In the process, new conceptual challenges have emerged. One of the critical arguments Teitel made in Transitional Justice concerned the relationship of constitutionalism and rule of law in transitional times to transitional justice – effectively, how do we think about building such new foundations amid transitions which have ruptured old foundations? This concern persists in this volume, particularly in the final chapter, focusing on how transitional justice can be linked to constitution-building and legitimacy, with South Africa as a critical example.
However, while the conceptual challenge remains, the South African example seems less salient in the context of countries in which transition has not occurred; yet transitional justice mechanisms are instituted and expected either to operate in the absence of transition or expected to enable transition. This is visible both in the context of prosecutions instituted, largely by the International Criminal Court (ICC) during ongoing conflict, and in situations, most notably following the so-called Arab Spring in 2011, in which little or no regime transition has occurred. While Teitel addresses these situations in passing, the volume would have been considerably strengthened had she turned her analysis directly to such situations in one of the essays. A few insights can be found in the comparative discussion of the International Criminal Tribunal for the former Yugoslavia and the Iraqi Special Tribunal: a curious comparison although drawn together by the themes of legitimacy and the rule of law. As she says, “What sort of rule of law do the current trials represent? To some extent, the message is incoherent because of the complexity and the scope of the sought-for normative change in terms of wartime justice, nation-building, and post-conflict justice” (p.121). However, the analysis proceeds to focus upon the efforts to promote legitimacy for any new regime. What is to be done when such mechanisms are utilized, but in an unclear relationship to the existing regime, or by the regime to legitimate itself? Such questions are critical in the context of the various mechanisms instituted across the Middle East and North Africa, and the creation of International Crimes Divisions by the Ugandan and Kenyan states.

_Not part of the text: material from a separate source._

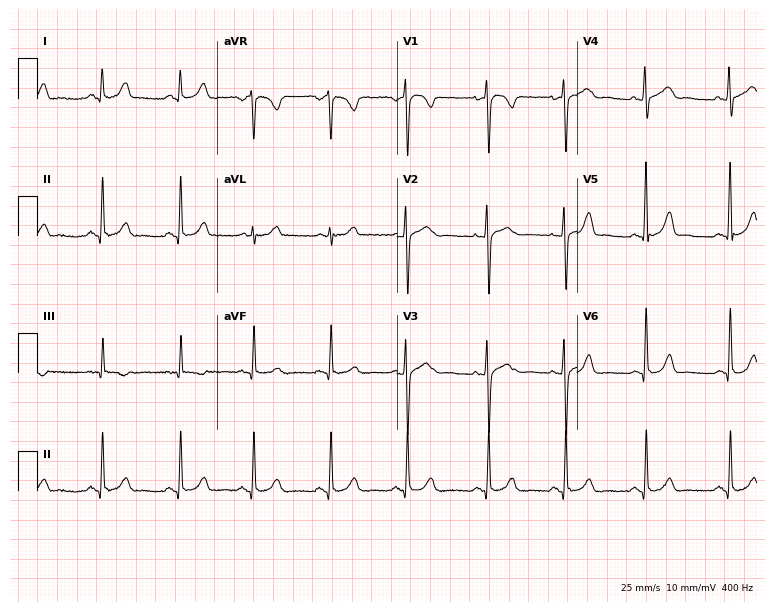
Electrocardiogram, a woman, 48 years old. Overall reading on record: normal ECG.

Despite the collection’s clear recognition of the evolution of transitional justice towards internationalized justice, it does not directly address the simultaneous shift if not away from state responsibility and state crimes, at least to encompass crimes by non-state actors. One has only to examine the prosecutions before the ICC, before hybrid tribunals, and civil trials under the Alien Tort Claims Act, to see the salience of trials of individuals without any direct connection to the state. As this often occurs in the absence of transition, the meaning and role of trials for constitutionalism, legitimacy and rule of law surely deserves examination. How should we understand, for example, the efforts by Uganda’s President Museveni to use the ICC to target the Lord’s Resistance Army, or by Sierra Leone’s President Kabbah to target the Revolutionary United Front? These were legitimation efforts, but not necessarily ones linked to constitutionalism or rule of law. It would be instructive to learn Teitel’s analyses of these and other such situations.
It is easy to identify lacunae in a book which spans so much territory, situated as it is in an ever-expanding field. However, taken together, these essays do help to scope and analyze the field in ways that few works have done.
Chandra Lekha Sriram is Professor of International Law and International Relations and Co-Director of the Centre on Human Rights in Conflict at the University of East London.